It goes without saying that the South African criminal justice system has been saddled with delays for a long time. To curb these delays, the legislature, in 1997 enacted s 342A of the Criminal Procedure Act 51 of 1977 (CPA) following the investigation into delays (by the South African Law Reform Commission’s Project 73: Simplification of Criminal Procedure) in the finalisation of criminal cases so as to provide several remedies that the courts can apply in order to remedy the situation. One of these statutory remedies is the costs order provision, which in theory is quite similar to the costs order which is common in civil litigation.
Section 342A(3)(e) of the CPA states that –
‘(i) the state shall pay the accused concerned the wasted costs incurred by the accused as a result of an unreasonable delay caused by an officer employed by the state;
(ii) the accused or his or her legal adviser, as the case may be, shall pay the state the wasted costs incurred by the state as a result of an unreasonable delay caused by the accused or his or her legal adviser, as the case may be’.
At this stage, however, this provision for a costs order has not yet come into effect. Moreover, a date has not been set as to when it will come into effect. It is worth mentioning that to date, 26 years have passed since s 342A of the CPA was introduced and yet the costs order that is provided for under subs (3) still remains just that with no hope or talk of it being made official any time soon. In all fairness, with this remedy coming into effect and being applied by criminal courts, the South African criminal justice system would most likely suffer less delays and the constitutional right to an expedient trial would definitely gain protection.

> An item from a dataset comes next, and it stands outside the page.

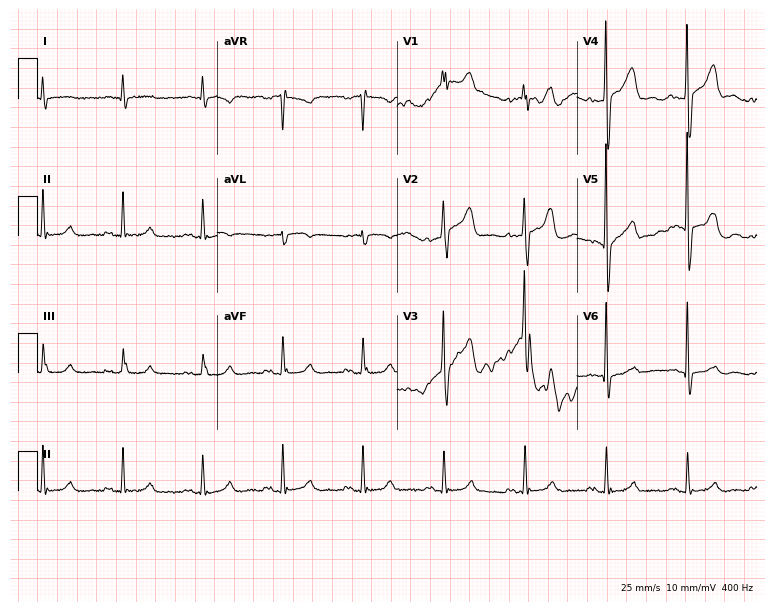
12-lead ECG from a man, 77 years old. Recorded interpretation: within normal limits.

More often than not, accused persons have suffered grave financial prejudice wherein they have had to constantly fund their cases even though there is no progress due to unreasonable delays occasioned by the state. Conversely, the state has also in many cases had to keep funding cases for instance by making witnesses available for trials and so forth, only for cases to continue being postponed due to unreasonable delays caused by accused persons personally or through their legal representatives. In civil procedure, such prejudice is under control as the delaying party can always be ordered to pay wasted costs occasioned by such delay. In essence, an urgent need exists for the same principles to come into effect in criminal courts so that courts can order the faulty party to pay wasted costs whenever unreasonable delays are detected.

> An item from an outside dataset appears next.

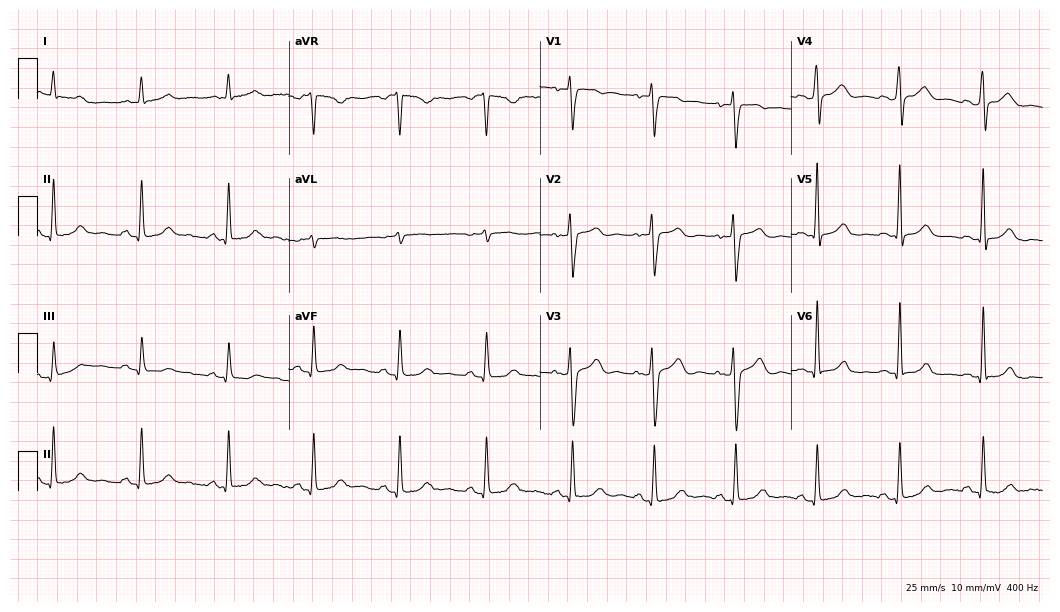
Electrocardiogram, a woman, 41 years old. Overall reading on record: normal ECG.

It is significant, however, to note that several issues may arise should the cost order come into effect. For instance, it would be a time-consuming exercise to determine, which official of the state is responsible for the delay, since various agencies of the state are involved in criminal trials. It is also likely that the review procedure against decisions of the court to reward costs against either the state or the defence would bring about an additional workload on the Department of Justice, as well as the State Attorney.
Furthermore, no provision for any expenditure has been made where the state may be held liable for costs save to mention that recovering costs from an accused will overburden the State Attorney, as well as the Department of Justice, which already deals with a lot of debt files. Similarly, there is also no basis on which the state’s wasted costs can be determined and in fact, it is uncertain how the wasted costs will be determined according to the wording of the section, namely ‘the scale the court deems fit’.
Be that as it may, a proper codification of the costs order will need to be put in place to govern how the costs order should work. Attention to detail will also need to be employed to properly categorise the costs in terms of a certain tariffs structure like in civil procedure. Perhaps the delay in bringing the costs order into effect is based on the abovementioned challenges among others. In any event, the costs order in criminal proceedings is likely to eradicate delays and as such, it needs to come into effect and as any other statutory provision, it stands to be improved through case law, scholarly opinion and so forth.
It is reiterated that the aggrieved party should have a claim for unreasonable delays caused by the other party. In as much as cost orders are granted daily in civil proceedings for various reasons, the same could be applied in criminal proceedings. Ultimately, where it is clear to the court that the delays are unreasonable, the delaying party should be held accountable.
The court in the exercise of its discretion, could order that those costs be granted to the innocent party, such as wasted costs for coming to court. The court could also grant an order for misconduct. With the cost order in operation, litigants are likely to be wary of requesting superfluous postponements and in turn, this will decrease delays remarkably. In essence, not only will the costs order remedy act as a deterrent against delays but it will go on to hold the guilty party accountable while it seeks to compensate the aggrieved party in the process.
Proud Mpofu LLB (Walter Sisulu University) is a legal practitioner in Johannesburg.